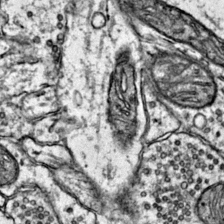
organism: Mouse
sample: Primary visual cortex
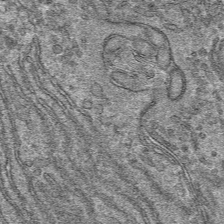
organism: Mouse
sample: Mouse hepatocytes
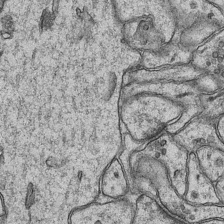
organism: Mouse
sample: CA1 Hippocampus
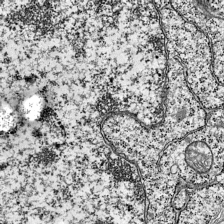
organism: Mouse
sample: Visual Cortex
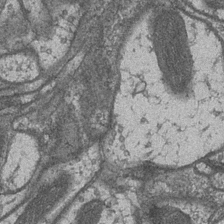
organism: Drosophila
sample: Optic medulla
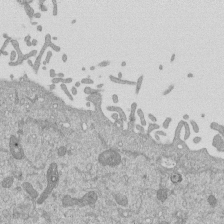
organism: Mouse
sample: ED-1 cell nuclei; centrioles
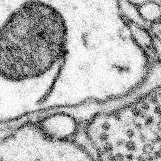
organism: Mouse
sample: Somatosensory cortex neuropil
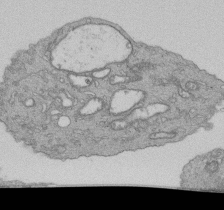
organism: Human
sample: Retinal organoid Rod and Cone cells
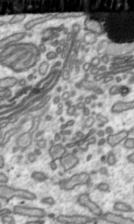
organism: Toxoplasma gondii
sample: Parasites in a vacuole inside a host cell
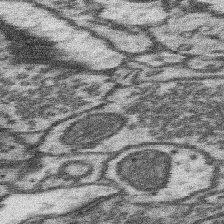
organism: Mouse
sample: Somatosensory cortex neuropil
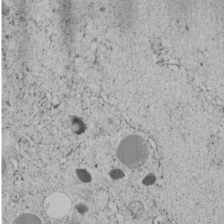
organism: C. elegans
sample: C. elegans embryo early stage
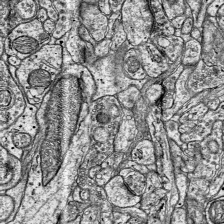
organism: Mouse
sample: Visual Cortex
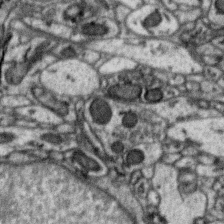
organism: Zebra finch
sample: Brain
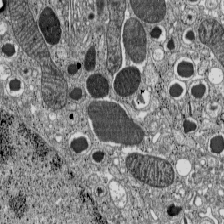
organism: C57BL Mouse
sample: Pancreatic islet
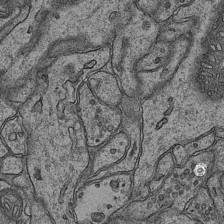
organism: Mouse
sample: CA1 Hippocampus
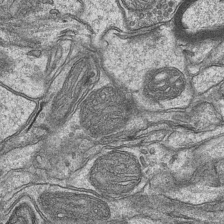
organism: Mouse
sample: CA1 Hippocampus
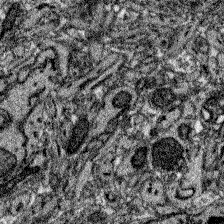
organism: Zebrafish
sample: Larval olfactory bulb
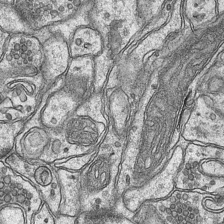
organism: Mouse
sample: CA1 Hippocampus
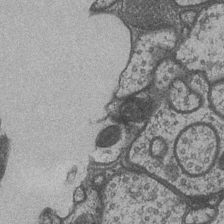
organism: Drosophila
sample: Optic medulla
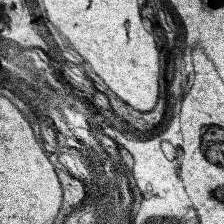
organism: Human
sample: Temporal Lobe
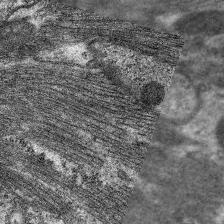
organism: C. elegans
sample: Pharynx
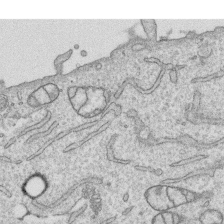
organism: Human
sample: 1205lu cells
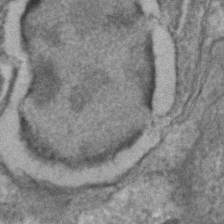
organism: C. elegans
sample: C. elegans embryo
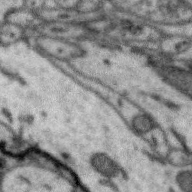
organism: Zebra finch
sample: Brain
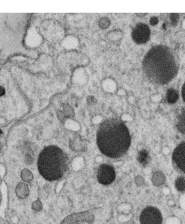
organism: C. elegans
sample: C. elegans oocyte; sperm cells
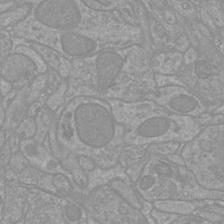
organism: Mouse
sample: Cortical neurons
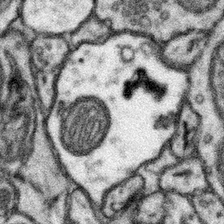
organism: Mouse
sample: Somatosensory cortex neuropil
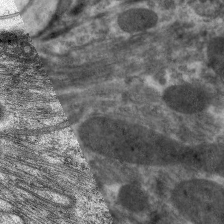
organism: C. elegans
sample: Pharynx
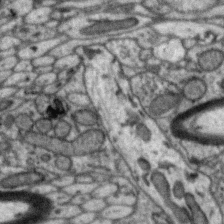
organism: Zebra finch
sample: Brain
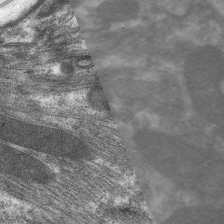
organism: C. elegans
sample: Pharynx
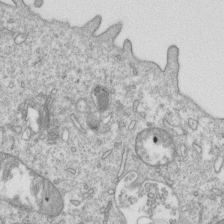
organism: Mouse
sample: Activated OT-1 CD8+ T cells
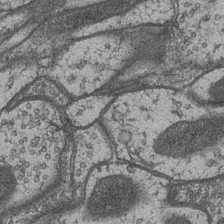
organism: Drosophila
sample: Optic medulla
● ● ● ● ●
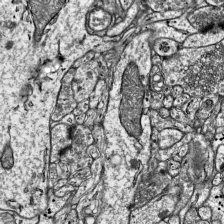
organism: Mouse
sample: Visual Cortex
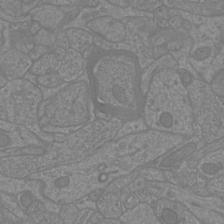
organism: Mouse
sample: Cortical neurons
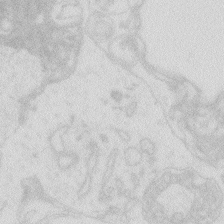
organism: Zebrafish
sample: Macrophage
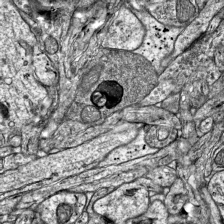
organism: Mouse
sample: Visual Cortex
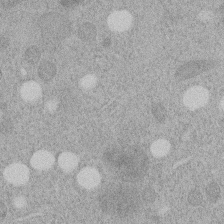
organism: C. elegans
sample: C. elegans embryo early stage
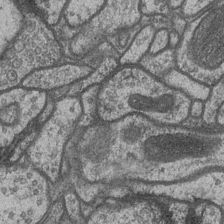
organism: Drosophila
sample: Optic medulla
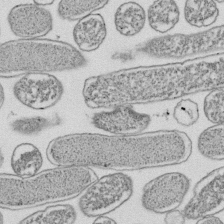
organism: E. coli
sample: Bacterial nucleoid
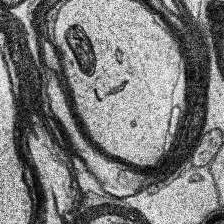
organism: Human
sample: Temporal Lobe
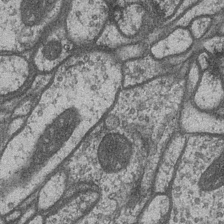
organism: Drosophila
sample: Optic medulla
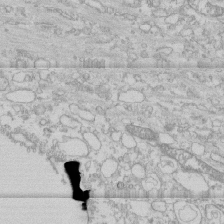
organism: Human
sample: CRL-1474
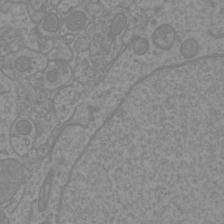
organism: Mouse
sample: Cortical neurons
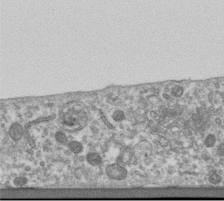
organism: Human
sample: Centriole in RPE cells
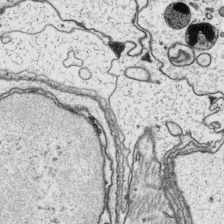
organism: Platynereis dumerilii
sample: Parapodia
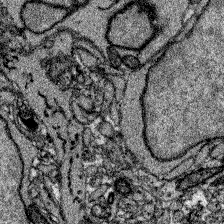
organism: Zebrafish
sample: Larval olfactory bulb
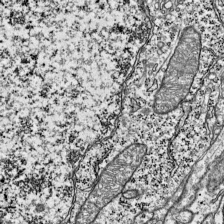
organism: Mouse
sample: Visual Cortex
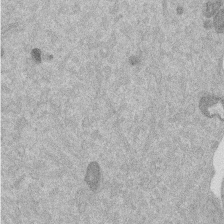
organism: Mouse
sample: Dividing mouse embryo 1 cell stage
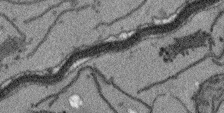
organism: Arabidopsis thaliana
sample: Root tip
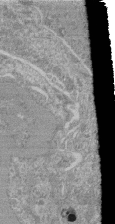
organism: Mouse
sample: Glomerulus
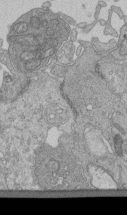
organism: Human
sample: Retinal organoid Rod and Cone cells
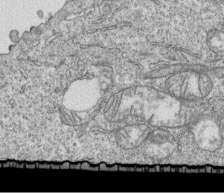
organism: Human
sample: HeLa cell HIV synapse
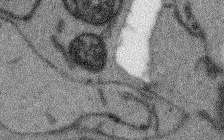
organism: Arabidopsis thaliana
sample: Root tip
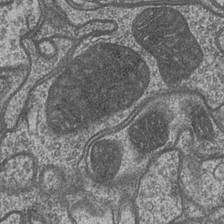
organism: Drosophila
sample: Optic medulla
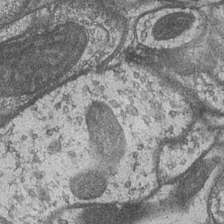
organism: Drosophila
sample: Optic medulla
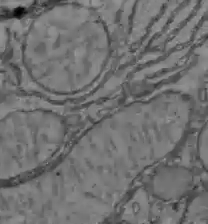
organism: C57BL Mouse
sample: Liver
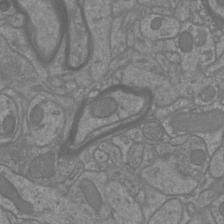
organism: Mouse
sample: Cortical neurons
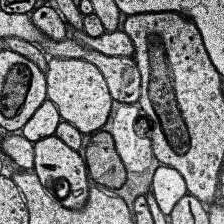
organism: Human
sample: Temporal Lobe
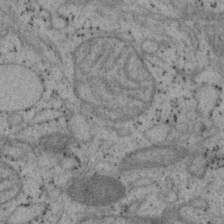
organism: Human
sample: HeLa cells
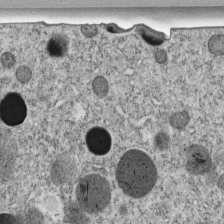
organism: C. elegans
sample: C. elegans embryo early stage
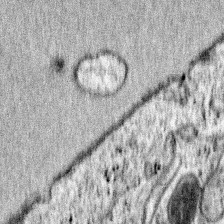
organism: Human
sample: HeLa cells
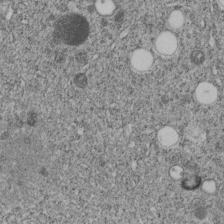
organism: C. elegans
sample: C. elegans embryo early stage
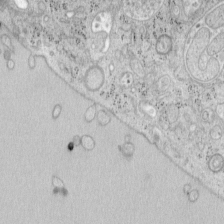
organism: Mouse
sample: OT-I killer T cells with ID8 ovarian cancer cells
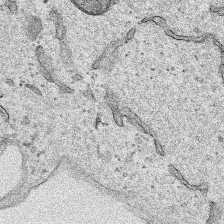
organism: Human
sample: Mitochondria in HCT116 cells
● ● ● ● ●
■ ACTIVITY ■
Ascertain the number of lines in the entries that include the word "cells", and report only that number.

■ TASK RESPONSE ■
10